GPT Crawler: How to Create Knowledge Files from URLs to ChatGPT Automatically

Photo of author
Written By Alston Antony

Created 10k plus community of business owners and helped thosands of digital business transformations.

Introduction to GPT-Crawler

In this guide, we are going to take an in-depth look on GPT-Crawler, which is a gitub code available right now, which is an easy-to-use solution to create knowledge-based files in JSON format, which you can use it for ChatGPT or Custom GPT, AI-assistance, or even in your playground within your OpenAI account.

You just need to provide the URL parameters. It will create a custom knowledge base file in JSON format, which you can use it easily.

In this video, I will show you how you can download it, set it up, instal, and start using this file for you. So without further ado, let me directly go into the video.

First, this is the project which I was talking about. I will leave a link for this in the description, which is called GPT Crawler, which I discovered it just today itself after seeing so many tweets on Twitter.

Basically, what they are saying this will do is crawl a site to generate knowledge file to create your own custom GPT from one or multiple URLs. And they have given a basic introduction video example is provided and what we need to do in order to get started, which I will explain in just a moment, and configuration settings and how you can go about creating custom GPT with these knowledge files and create custom assistant.

If this is confusing, just in case I will explain each of this as I go through this in the video.

Links mentioned the video:

Installation and Setup of GPT Crawler

First, let me see how we can download and instal it so we can start using it.
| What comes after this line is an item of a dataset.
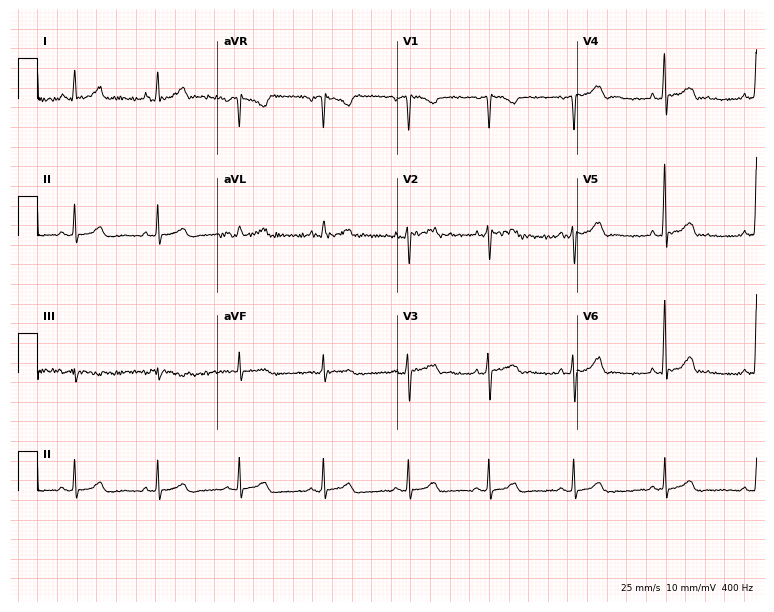
12-lead ECG from a female patient, 46 years old. Screened for six findings — first-degree AV block, right bundle branch block, left bundle branch block, sinus bradycardia, atrial fibrillation, sinus tachycardia — none is recorded. Other findings, if any, are not listed.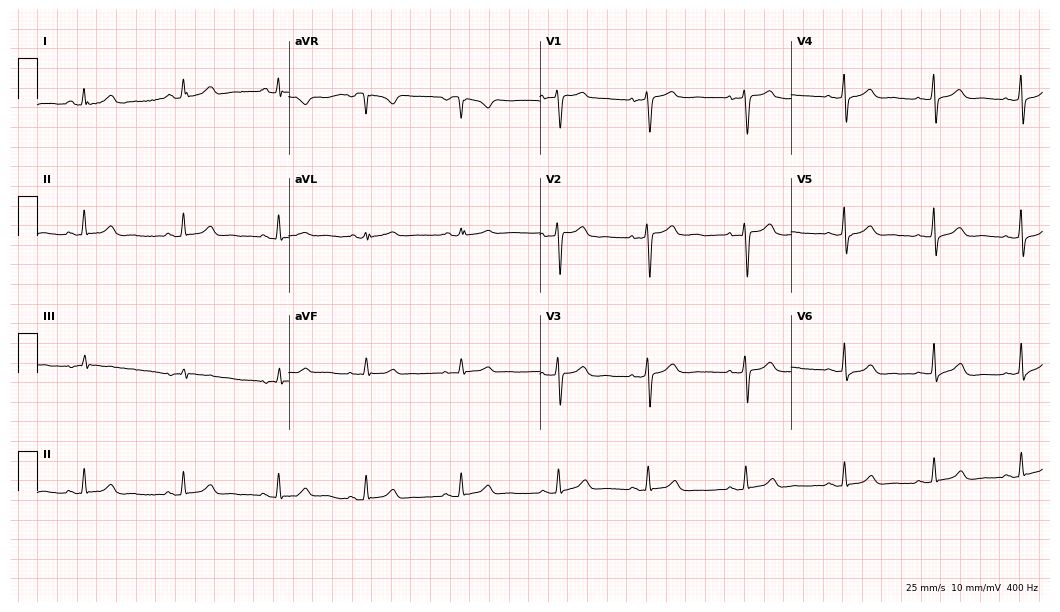
Resting 12-lead electrocardiogram (10.2-second recording at 400 Hz). Patient: a woman, 30 years old. Read as a normal ECG.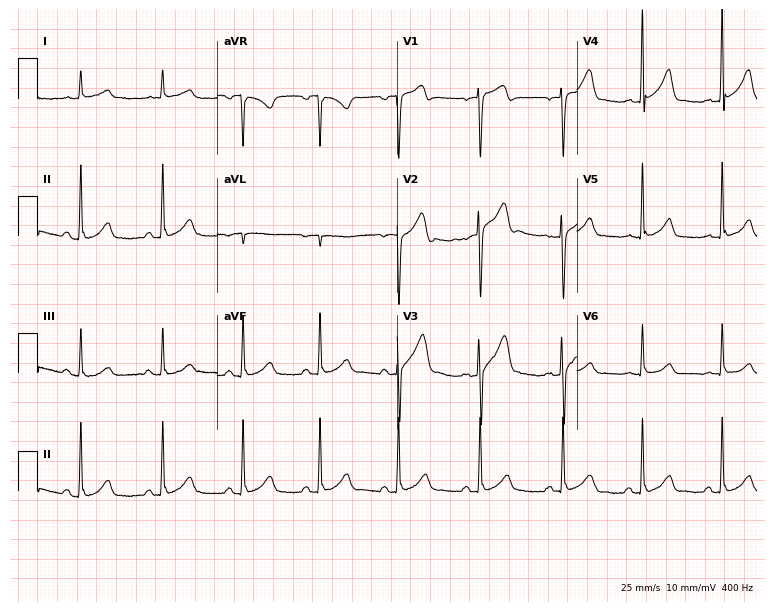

So in order to make this whole process easy, first make sure that you have the node JS installed on your computer, because I did encounter an error while installing, then only I noticed that I don’t have the node JS.

So first step is to download the node JS, which I will leave the link in the description, choose your operating system based on what you need. I basically I’m a Windows user, so I use this and instal the node.Js

The installation wizard is pretty easy.

There is no custom option. Just click Next, Next until you go to the finish button.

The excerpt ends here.